Eccoci.

Assuming that two points are chosen randomly (with uniform distribution) within a rectangle, it is possible to determine the expected value of the distance between these two points.

For example, the expected distance between two random points in a unit square is about $0.521405$, while the expected distance between two random points in a rectangle with side lengths $2$ and $3$ is about $1.317067$.

Now we define a hollow square lamina of size $n$ to be an integer sized square with side length $n \ge 3$ consisting of $n^2$ unit squares from which a rectangle consisting of $x \times y$ unit squares ($1 \le x,y \le n - 2$) within the original square has been removed.
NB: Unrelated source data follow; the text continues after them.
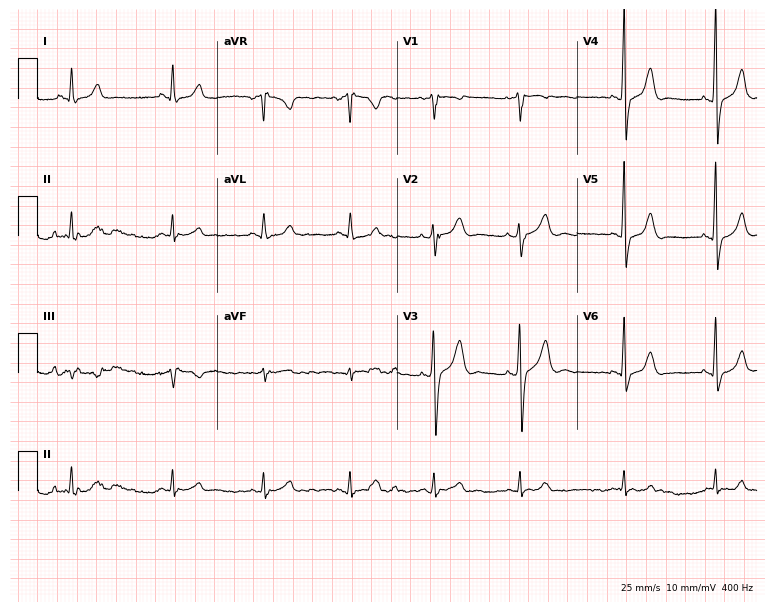
12-lead ECG from a woman, 27 years old (7.3-second recording at 400 Hz). Recorded interpretation: within normal limits.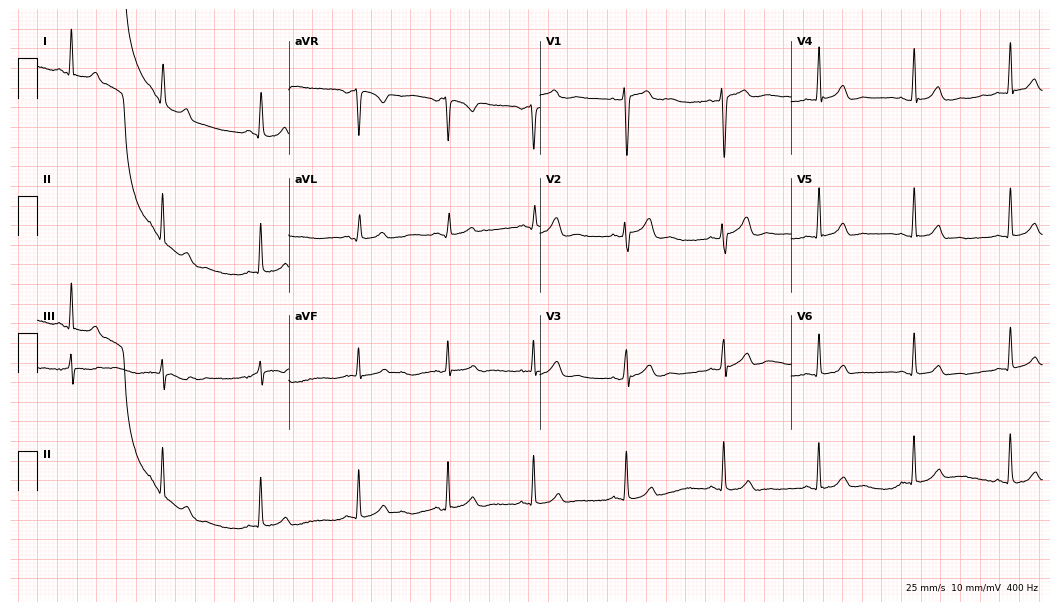
12-lead ECG from a woman, 20 years old. Recorded interpretation: within normal limits.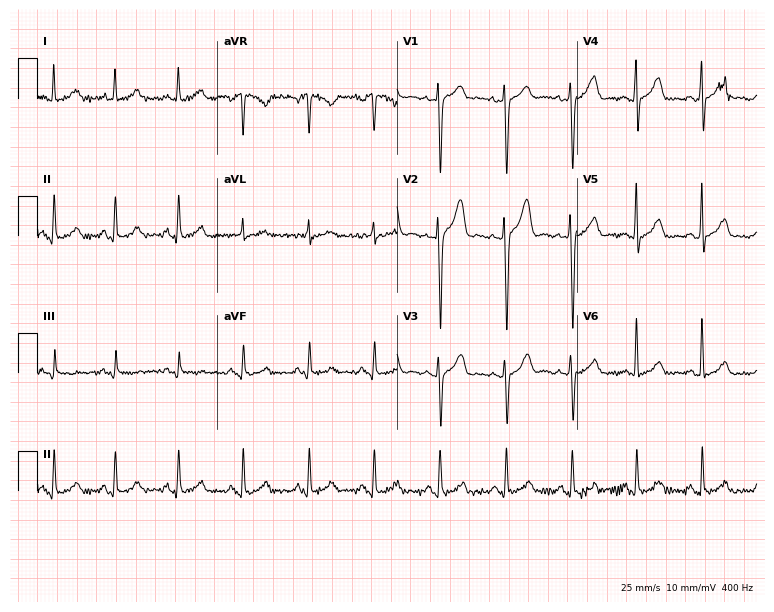
ECG — a 27-year-old female patient. Screened for six findings — first-degree AV block, right bundle branch block, left bundle branch block, sinus bradycardia, atrial fibrillation, sinus tachycardia — none is recorded. Other findings, if any, are not listed.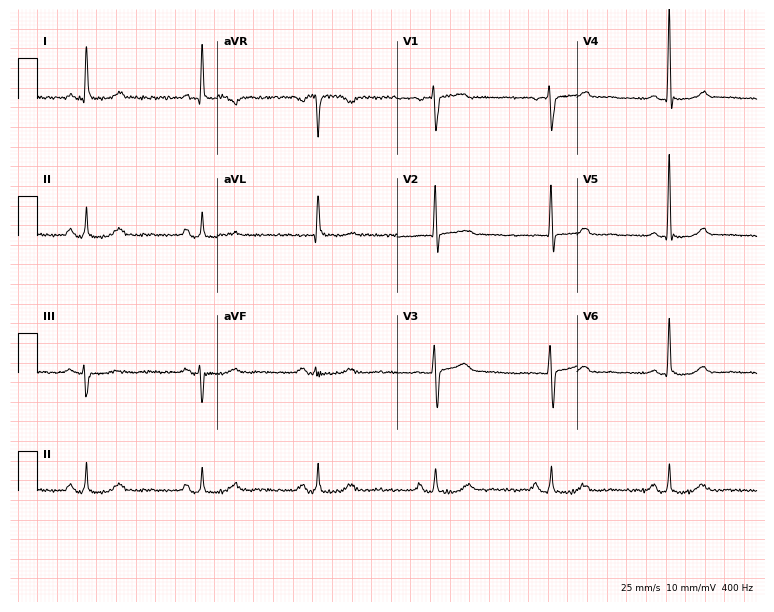
Standard 12-lead ECG recorded from a 75-year-old female patient. Read as a normal ECG.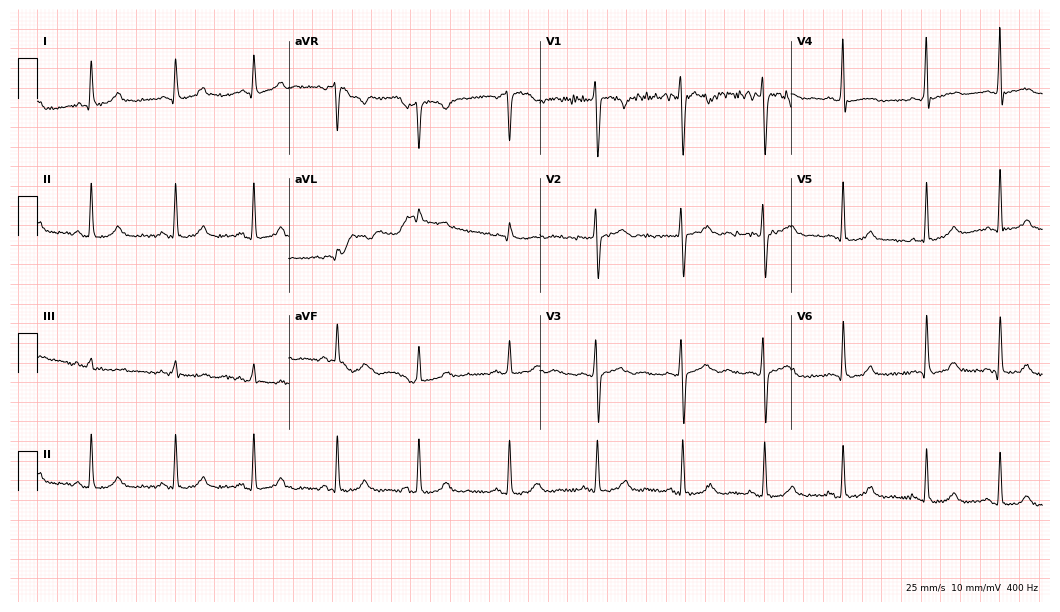
ECG (10.2-second recording at 400 Hz) — a 47-year-old male patient. Labelled as a normal ECG.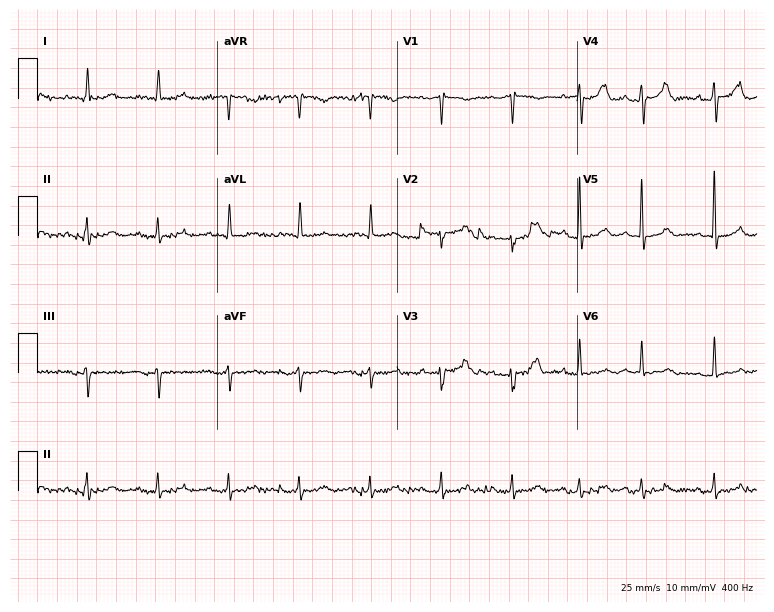
12-lead ECG from a man, 81 years old. Screened for six findings — first-degree AV block, right bundle branch block (RBBB), left bundle branch block (LBBB), sinus bradycardia, atrial fibrillation (AF), sinus tachycardia — none is recorded. Other findings, if any, are not listed.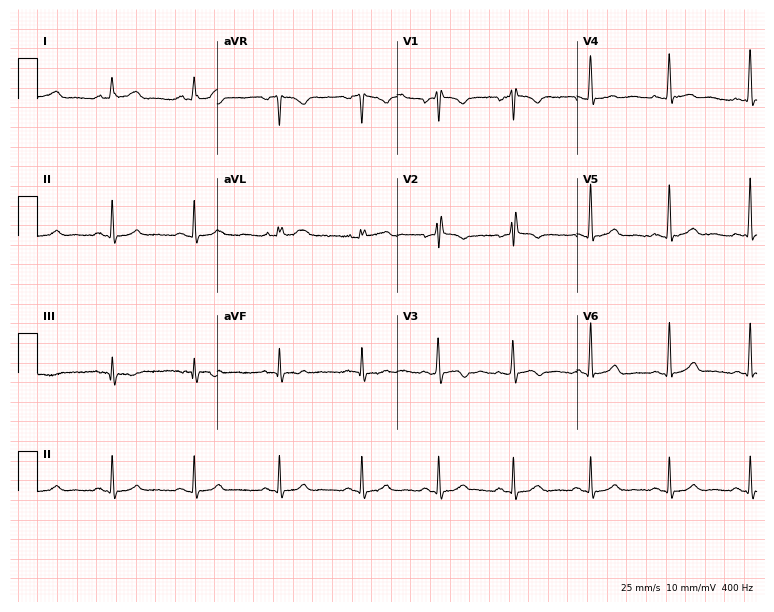
ECG (7.3-second recording at 400 Hz) — a 28-year-old woman. Screened for six findings — first-degree AV block, right bundle branch block, left bundle branch block, sinus bradycardia, atrial fibrillation, sinus tachycardia — none is recorded.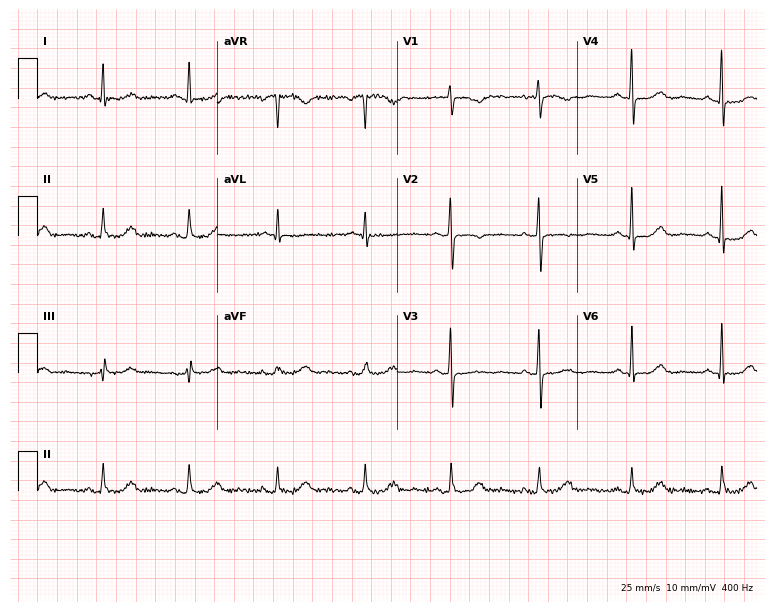
12-lead ECG from a 61-year-old woman. Recorded interpretation: within normal limits.

For $n = 3$ there exists only one hollow square lamina:

For $n = 4$ you can find $9$ distinct hollow square laminae, allowing shapes to reappear in rotated or mirrored form:

Let $S(n)$ be the sum of the expected distance between two points chosen randomly within each of the possible hollow square laminae of size $n$. The two points have to lie within the area left after removing the inner rectangle, i.e. the gray-colored areas in the illustrations above.

For example, $S(3) = 1.6514$ and $S(4) = 19.6564$, rounded to four digits after the decimal point.

Find $S(40)$ rounded to four digits after the decimal point.